■ **What you have to do**: Give an exact copy of the data that follows, but none of its pictures.

■ **Dataset content**:
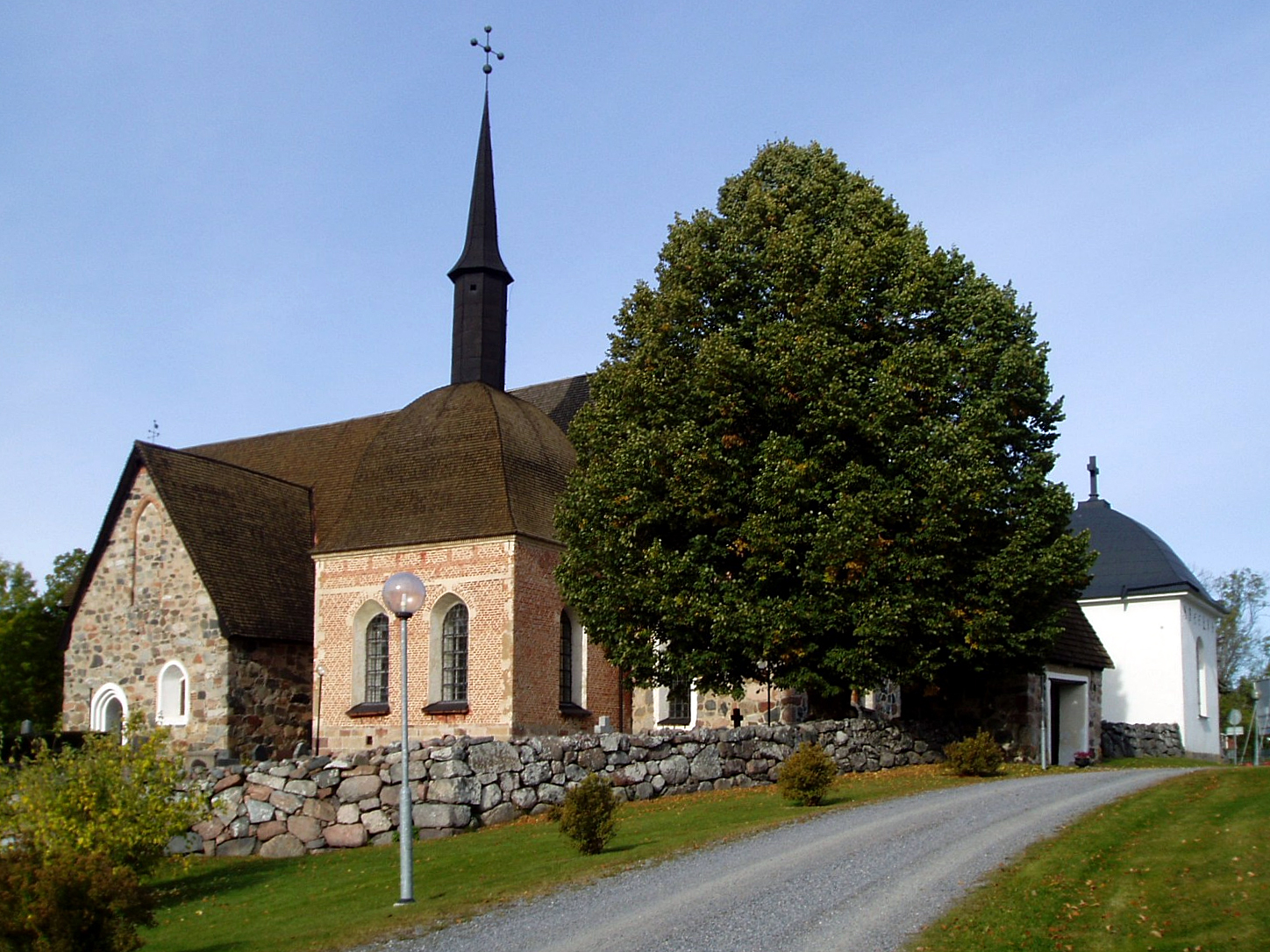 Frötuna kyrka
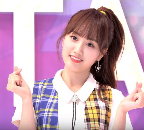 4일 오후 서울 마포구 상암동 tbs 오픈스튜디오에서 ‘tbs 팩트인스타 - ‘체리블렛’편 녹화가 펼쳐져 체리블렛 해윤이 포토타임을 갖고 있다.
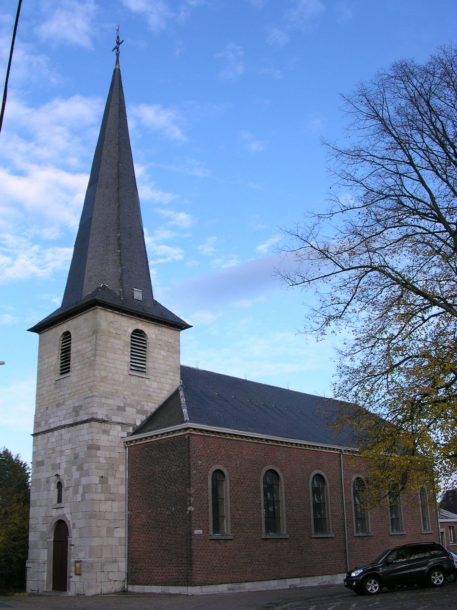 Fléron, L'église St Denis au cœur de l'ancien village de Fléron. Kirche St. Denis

■ **Solution**:
 Frötuna kyrka
 4일 오후 서울 마포구 상암동 tbs 오픈스튜디오에서 ‘tbs 팩트인스타 - ‘체리블렛’편 녹화가 펼쳐져 체리블렛 해윤이 포토타임을 갖고 있다.
 Fléron, L'église St Denis au cœur de l'ancien village de Fléron. Kirche St. Denis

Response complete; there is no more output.